Ok, I guess I misinterpreted Jim (4ster)'s request for a trip report.  I thought he was asking for a report of my biking, but he evidently was looking for a report of my spouse's and I's trip to Yellowstone and Grand Teton National Park.  We've been making a more or less annual voyage to the Northwest corner of Wyoming for the past 10 or so years.  This year was another in our belt.


This year, I realized we could leave the night before our usual Friday departure and drive to Casper Wyoming.  Not that Casper is a destination for us, but it put us 6 hours into the journey, which gave us the opportunity to take an indirect route to Cody.  That indirect route took us through Sheridan Wyoming and over the Bighorn Mountains.  I lived for nearly 5 years in Sheridan.  However, that was from the time I was 6 months old until I was nearly 5.  So I don't have a lot of specific recall of the terrain and geographic features.  I've been back to Sheridan since, but not in 35 years.  And I've not been in the Bighorns since I was 4, about a half-century ago.


I remember the stories of my father driving back to Sheridan and washing off the car after descending Shell Canyon.  The tie rods fell off of the car!  That must've been pretty intimidating.  Here's a few pics of descending Shell Canyon.  First, the pallisade"






And looking down the canyon:




The falls were closed.  Fortunately, someone had turned into the driveway and parked in front of the gate.  We followed suit, dismounted, and hiked around to get a shot of Shell Falls:






Stopping a bit below the falls and shooting down the canyon, an incredible view:




We stayed that evening in our favorite Bed and Breakfast:  The Mayor's Inn in Cody.  Bill and Dale are the proprietors, and it is a great place to stay and dine.  You've got to do dinner there if they are serving. It is truly food for foodies.  Bill is the chef, and he has a toolkit.  We were there on closing weekend, and the guests were not able to get dinner as all of the locals were trying to get served prior to closing up.  Fortunately, the spouse made reservations, and we had a fantastic meal.  Breakfast is nothing to scoff at either.
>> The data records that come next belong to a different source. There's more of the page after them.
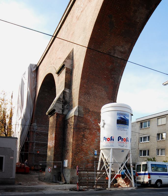 Der Aquädukt Mauer über die Endresstraße in Wien-Liesing während der Generalssanierung.
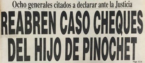 Titular de la portada del Diario La Nación que informaba “Reabren caso cheques del hijo de Pinochet”.”.«Pinocheques» es el nombre con el que se conoce un caso de corrupción en Chile ocurrido en 1989, y que tuvo como protagonistas a Augusto Pinochet Hiriart y su padre Augusto Pinochet Ugarte, líder de la dictadura militar desarrollada durante aquel periodo. También se llama así a los cheques entregados por Augusto Pinochet a su hijo, y que fueron la causa central del conflicto. El 28 de mayo de 1993, luego que el diario La Nación publicara una noticia con el titular «Reabren caso cheques del hijo de Pinochet», Pinochet inició nuevas presiones, esta vez más explícitas, reuniéndose en el Edificio de las Fuerzas Armadas, situado a unos 200 metros del Palacio de la Moneda, con oficiales del Ejército escoltados por soldados armados y vestidos con trajes de combate, por cuyas boinas negras al suceso se le conoció como «el boinazo». Aylwin se vio obligado nuevamente a ceder.
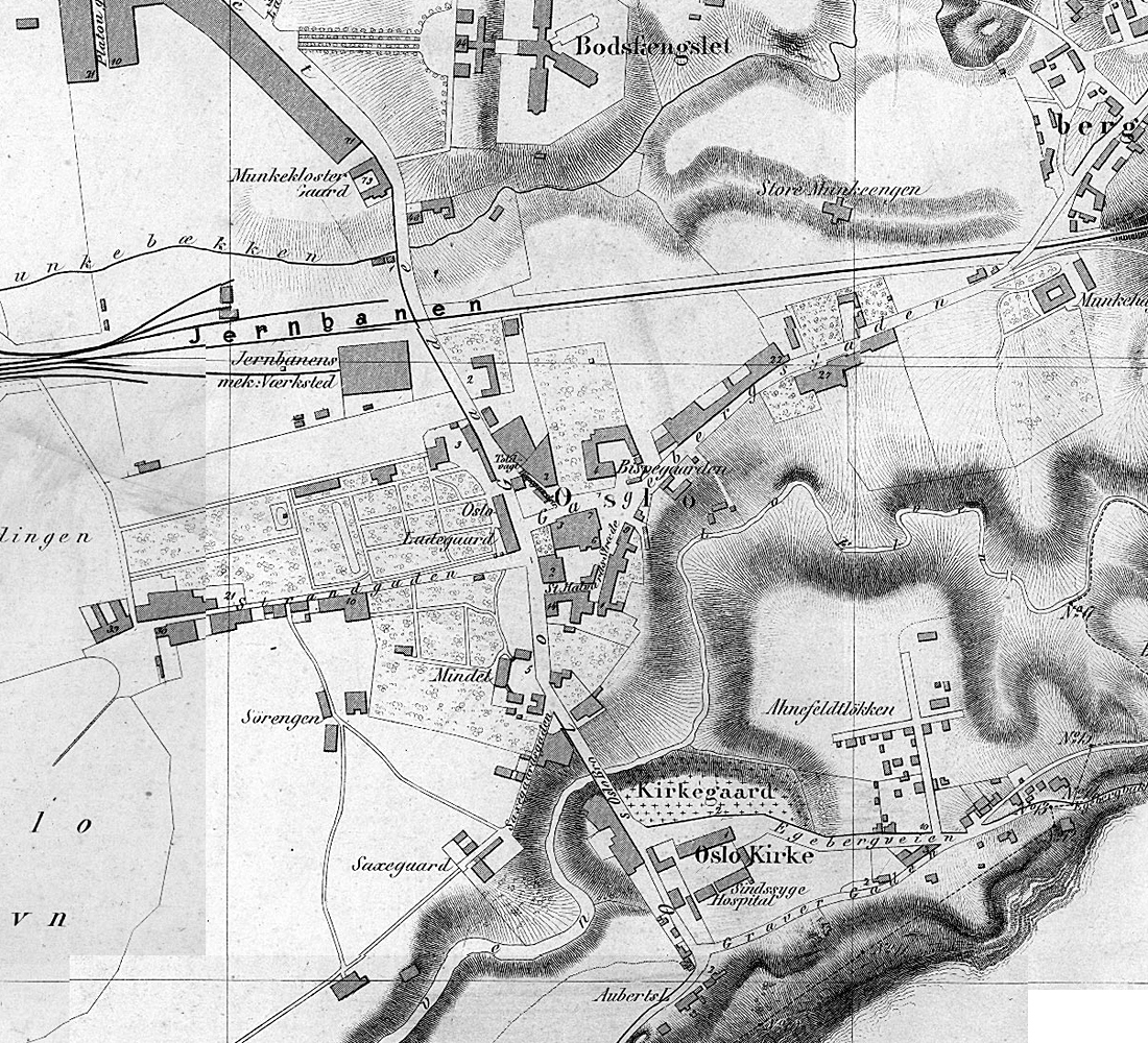 Kart over Oslo, (Gamlebyen), 1861.
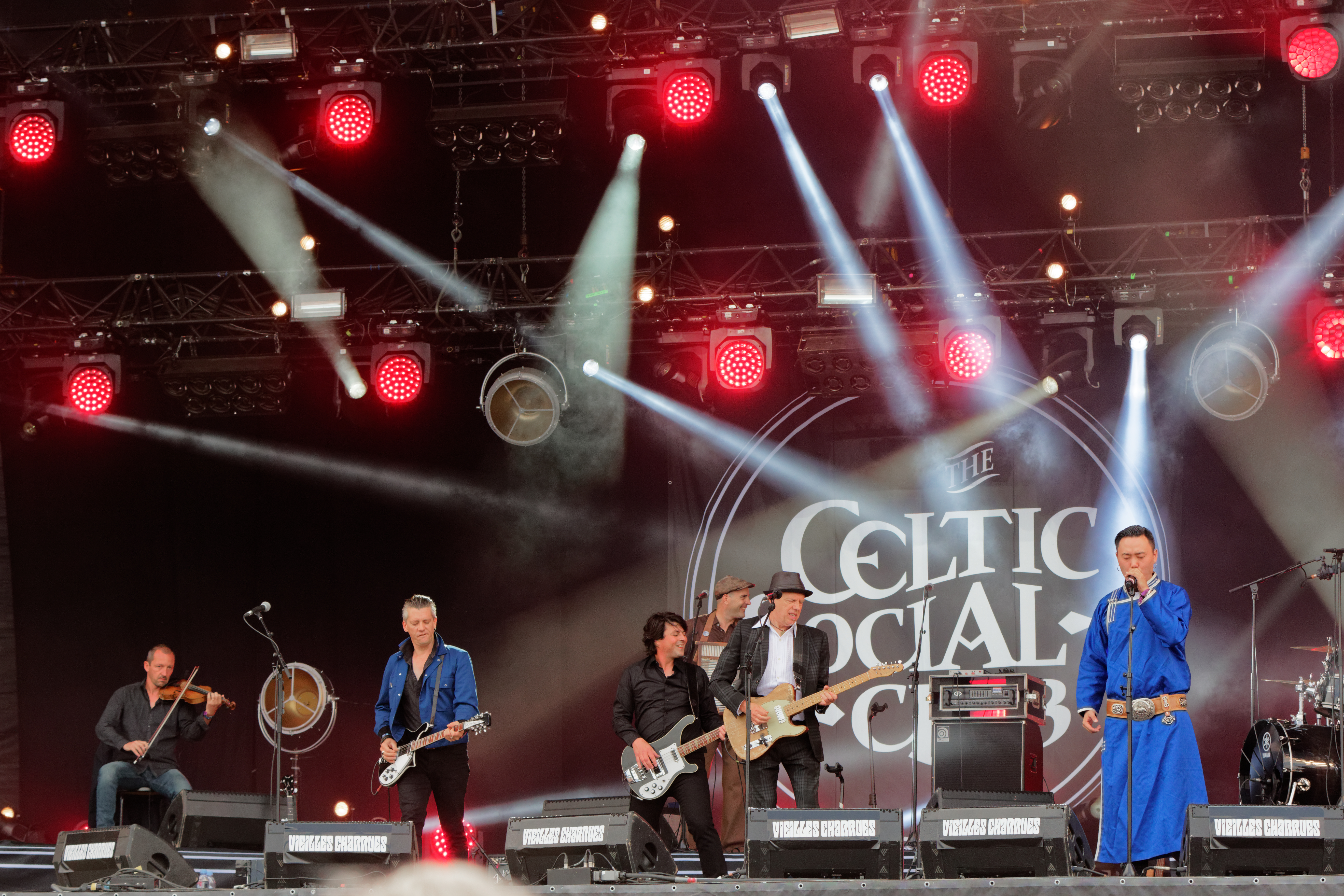 The Celtic Social Club en concert lors du festival des vieilles charrues 2017.
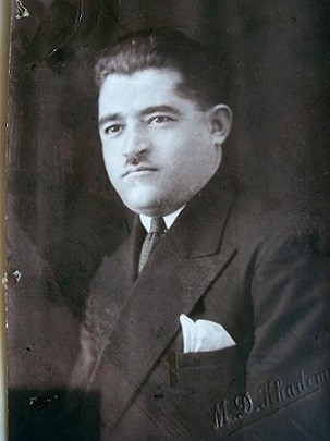 رمضانعلی شاهرخ در جوانی
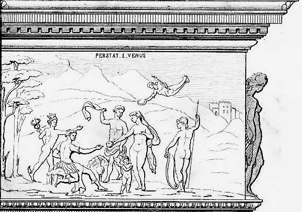 Zeichnung eines relief-verzierten Sandsteinkamins auf Schloss Hugenpoet in Essen-Kettwig

The next morning, we decided to finally drive over the Beartooth highway into the Northeast entrance to YNP.  Here we are starting the ascent up the pass"




This is on top:




And on the other side just before the road through the Sunlight Basin (over Dead Indian Hill) comes in:




This section of highway is spectacular.  It is different from going through the Sunlight Basin, which is special in it's one accord.  I highly recommend either route.  Of course, Sylvan pass is also quite lovely.  But going through Red Lodge and over Bear Tooth Pass is a long route, particularly when you are staying at the Snow Lodge at Old Faithful.  We much prefer to stay at the Lake Hotel, which is the oldest lodging in the park, but Xanterra, the concessionaire, has recently started closing the Lake Hotel in the middle of September.  Bummer.  So, given our long sojourn from Cody through Red Lodge to Old Faithful, I was anxious to get out and stretch my legs.  Connie, my spouse, wanted to hike Storm Point, a very short, level, but spectacularly beautiful route just past Fishing Bridge.  Unfortunately, bears had been active in the area, and the trail was closed.  So back we went, and hit Elephant Back, a short 3.8 mile hike with 800 feet of elevation gain.  It gives you some great views over Yellowstone Lake:




Yep, some of that white stuff is smoke from a fire burning on the east side of the lake.  And the weather is changing, so you can't really see those beautiful Absaroka's that Bob Peters has been lusting about shredding a few lines in.  This shot also is looking down towards the Southeast Arm of the lake, the region that is the most remote (e.g. furthest from any road) in the continental US.  I really would like to hike that route, but it requires backpacking, and while Connie is a trooper, she likes her creature comforts at night.  Perhaps one of these days I'll convince one of my buddies to do it.




After 2 days in the car, I was set to get onto our vacation.  We generally hike.  This day was no exception.  We decided to hike Sepulcher Mountain, a 13 mile 2,700 foot route.  That photo above is the spouse onto of the peak looking east.  And the photo below is looking west towards Electric Peak.  This section of the park is the one I've not extensively explored as the routes are long (12+ miles) and generally require an overnight.  I really really want, however, to hike the Skyline trail.  Perhaps next year!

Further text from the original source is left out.